## Work to complete
In the entries below, the lines from the one with "650 | 228 |" through the one with "848 | -240 |" are to be copied exactly; both ends count.

Dataset records:
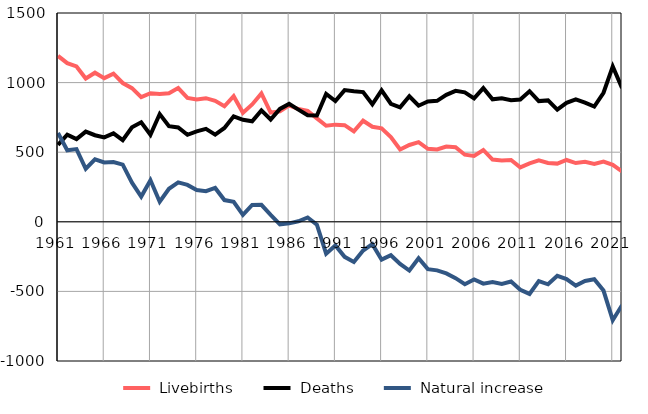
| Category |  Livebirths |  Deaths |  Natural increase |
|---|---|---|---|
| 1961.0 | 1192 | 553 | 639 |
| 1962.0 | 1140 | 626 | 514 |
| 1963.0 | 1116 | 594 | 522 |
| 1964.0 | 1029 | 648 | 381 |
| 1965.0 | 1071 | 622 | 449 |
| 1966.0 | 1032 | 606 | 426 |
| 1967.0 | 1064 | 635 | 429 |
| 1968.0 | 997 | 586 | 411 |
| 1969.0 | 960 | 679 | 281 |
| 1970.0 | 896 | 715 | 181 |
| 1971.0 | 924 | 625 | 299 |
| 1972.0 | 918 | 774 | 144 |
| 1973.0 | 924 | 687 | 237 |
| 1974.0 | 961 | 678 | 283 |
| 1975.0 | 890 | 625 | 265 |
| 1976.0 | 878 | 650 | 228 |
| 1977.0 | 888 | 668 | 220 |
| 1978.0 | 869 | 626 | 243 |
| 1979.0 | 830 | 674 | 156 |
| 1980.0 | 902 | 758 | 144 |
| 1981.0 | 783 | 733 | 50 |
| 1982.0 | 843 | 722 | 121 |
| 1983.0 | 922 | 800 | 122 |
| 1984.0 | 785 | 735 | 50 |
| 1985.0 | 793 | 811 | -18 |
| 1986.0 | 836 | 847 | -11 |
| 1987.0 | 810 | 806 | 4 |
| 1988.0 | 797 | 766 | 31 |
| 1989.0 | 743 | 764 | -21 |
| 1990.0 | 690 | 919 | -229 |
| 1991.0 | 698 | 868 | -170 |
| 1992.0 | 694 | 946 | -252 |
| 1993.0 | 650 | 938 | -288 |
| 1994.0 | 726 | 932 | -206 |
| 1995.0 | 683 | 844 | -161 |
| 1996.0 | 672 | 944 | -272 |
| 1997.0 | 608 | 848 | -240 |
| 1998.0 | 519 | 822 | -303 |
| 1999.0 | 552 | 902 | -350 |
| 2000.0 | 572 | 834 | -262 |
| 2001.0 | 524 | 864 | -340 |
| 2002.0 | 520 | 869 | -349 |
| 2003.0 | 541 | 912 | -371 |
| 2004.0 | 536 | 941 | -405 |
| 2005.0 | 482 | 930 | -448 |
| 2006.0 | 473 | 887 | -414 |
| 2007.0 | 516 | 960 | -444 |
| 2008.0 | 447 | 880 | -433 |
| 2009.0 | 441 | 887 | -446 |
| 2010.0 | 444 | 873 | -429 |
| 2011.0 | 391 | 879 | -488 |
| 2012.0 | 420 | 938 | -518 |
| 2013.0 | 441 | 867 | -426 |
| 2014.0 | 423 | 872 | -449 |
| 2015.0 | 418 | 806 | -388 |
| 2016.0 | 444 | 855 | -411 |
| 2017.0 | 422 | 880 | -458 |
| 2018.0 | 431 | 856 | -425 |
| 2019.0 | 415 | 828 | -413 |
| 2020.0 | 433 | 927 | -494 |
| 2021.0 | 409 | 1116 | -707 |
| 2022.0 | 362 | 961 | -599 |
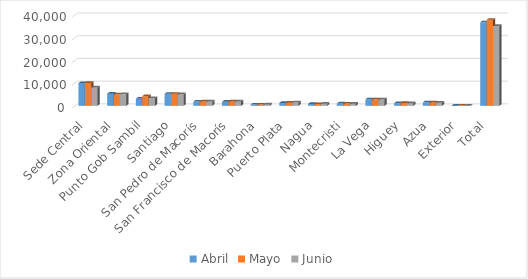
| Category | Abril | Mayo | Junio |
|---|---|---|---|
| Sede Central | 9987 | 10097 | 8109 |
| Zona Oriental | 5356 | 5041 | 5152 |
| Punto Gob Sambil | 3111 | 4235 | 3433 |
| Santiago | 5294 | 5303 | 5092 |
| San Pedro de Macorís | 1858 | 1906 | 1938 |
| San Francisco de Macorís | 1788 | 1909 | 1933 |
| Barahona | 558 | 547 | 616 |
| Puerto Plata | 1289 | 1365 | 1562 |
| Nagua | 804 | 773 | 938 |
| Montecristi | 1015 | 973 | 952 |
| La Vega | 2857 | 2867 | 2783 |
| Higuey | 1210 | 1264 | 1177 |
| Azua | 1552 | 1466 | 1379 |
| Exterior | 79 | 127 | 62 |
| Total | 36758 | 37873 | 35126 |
...
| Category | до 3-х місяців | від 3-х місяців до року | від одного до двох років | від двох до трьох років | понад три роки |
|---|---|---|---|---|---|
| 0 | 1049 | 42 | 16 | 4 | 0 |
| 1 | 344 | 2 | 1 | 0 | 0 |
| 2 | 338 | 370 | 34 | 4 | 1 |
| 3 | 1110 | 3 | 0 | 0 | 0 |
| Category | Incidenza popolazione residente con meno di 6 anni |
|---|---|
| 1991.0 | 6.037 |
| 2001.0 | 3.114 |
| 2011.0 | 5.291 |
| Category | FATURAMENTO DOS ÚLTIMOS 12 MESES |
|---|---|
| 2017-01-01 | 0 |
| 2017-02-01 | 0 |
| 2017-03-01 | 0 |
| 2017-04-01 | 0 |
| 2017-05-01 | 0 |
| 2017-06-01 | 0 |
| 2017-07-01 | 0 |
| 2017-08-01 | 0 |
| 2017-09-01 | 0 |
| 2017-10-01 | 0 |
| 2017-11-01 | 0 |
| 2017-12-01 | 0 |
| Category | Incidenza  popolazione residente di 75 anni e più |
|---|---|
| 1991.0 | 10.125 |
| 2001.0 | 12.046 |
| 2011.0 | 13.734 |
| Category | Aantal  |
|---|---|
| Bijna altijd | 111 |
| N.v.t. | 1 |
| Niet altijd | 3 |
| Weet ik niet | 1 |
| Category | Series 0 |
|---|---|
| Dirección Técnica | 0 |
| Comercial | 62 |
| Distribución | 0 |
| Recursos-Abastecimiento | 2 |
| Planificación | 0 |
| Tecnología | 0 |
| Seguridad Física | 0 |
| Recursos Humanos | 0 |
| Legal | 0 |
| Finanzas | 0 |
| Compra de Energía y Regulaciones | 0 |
--
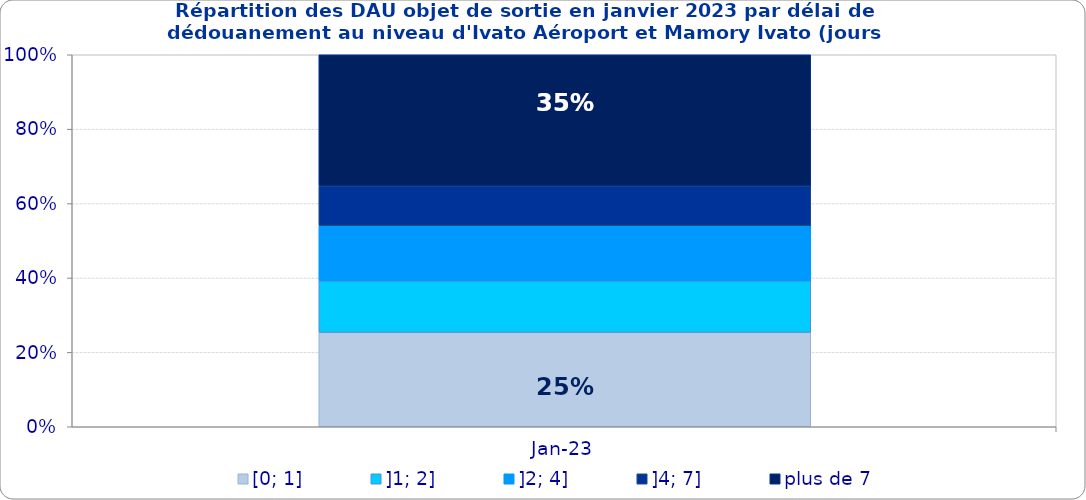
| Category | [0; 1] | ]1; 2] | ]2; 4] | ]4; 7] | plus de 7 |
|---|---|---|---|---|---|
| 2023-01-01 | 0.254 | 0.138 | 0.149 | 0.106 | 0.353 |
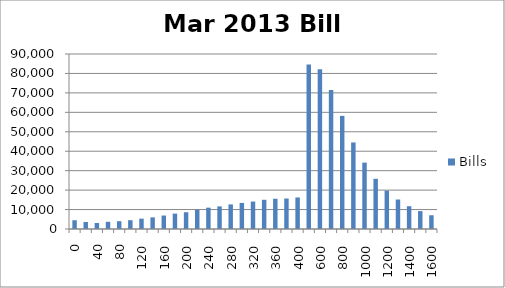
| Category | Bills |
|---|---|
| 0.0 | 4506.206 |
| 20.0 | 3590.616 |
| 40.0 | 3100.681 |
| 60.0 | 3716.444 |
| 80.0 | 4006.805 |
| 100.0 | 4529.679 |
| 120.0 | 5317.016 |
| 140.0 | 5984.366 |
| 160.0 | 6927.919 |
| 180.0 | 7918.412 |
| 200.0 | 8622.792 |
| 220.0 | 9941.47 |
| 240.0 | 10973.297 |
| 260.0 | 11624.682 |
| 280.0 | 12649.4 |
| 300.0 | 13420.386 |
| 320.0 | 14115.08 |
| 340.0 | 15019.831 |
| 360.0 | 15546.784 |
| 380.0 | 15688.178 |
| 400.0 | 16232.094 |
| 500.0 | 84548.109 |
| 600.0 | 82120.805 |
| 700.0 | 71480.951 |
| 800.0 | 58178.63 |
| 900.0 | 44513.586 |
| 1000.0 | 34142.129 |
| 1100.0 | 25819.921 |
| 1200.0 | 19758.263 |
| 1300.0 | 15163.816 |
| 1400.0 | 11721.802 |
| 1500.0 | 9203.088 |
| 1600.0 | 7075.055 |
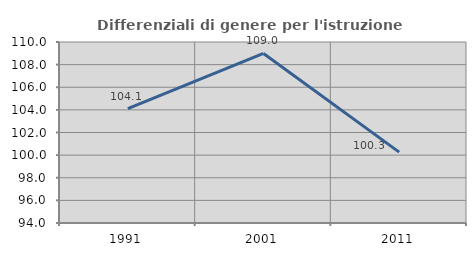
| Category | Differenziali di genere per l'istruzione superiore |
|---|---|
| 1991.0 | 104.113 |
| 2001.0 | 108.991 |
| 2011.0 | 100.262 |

## Reply
| 1976.0 | 878 | 650 | 228 |
| 1977.0 | 888 | 668 | 220 |
| 1978.0 | 869 | 626 | 243 |
| 1979.0 | 830 | 674 | 156 |
| 1980.0 | 902 | 758 | 144 |
| 1981.0 | 783 | 733 | 50 |
| 1982.0 | 843 | 722 | 121 |
| 1983.0 | 922 | 800 | 122 |
| 1984.0 | 785 | 735 | 50 |
| 1985.0 | 793 | 811 | -18 |
| 1986.0 | 836 | 847 | -11 |
| 1987.0 | 810 | 806 | 4 |
| 1988.0 | 797 | 766 | 31 |
| 1989.0 | 743 | 764 | -21 |
| 1990.0 | 690 | 919 | -229 |
| 1991.0 | 698 | 868 | -170 |
| 1992.0 | 694 | 946 | -252 |
| 1993.0 | 650 | 938 | -288 |
| 1994.0 | 726 | 932 | -206 |
| 1995.0 | 683 | 844 | -161 |
| 1996.0 | 672 | 944 | -272 |
| 1997.0 | 608 | 848 | -240 |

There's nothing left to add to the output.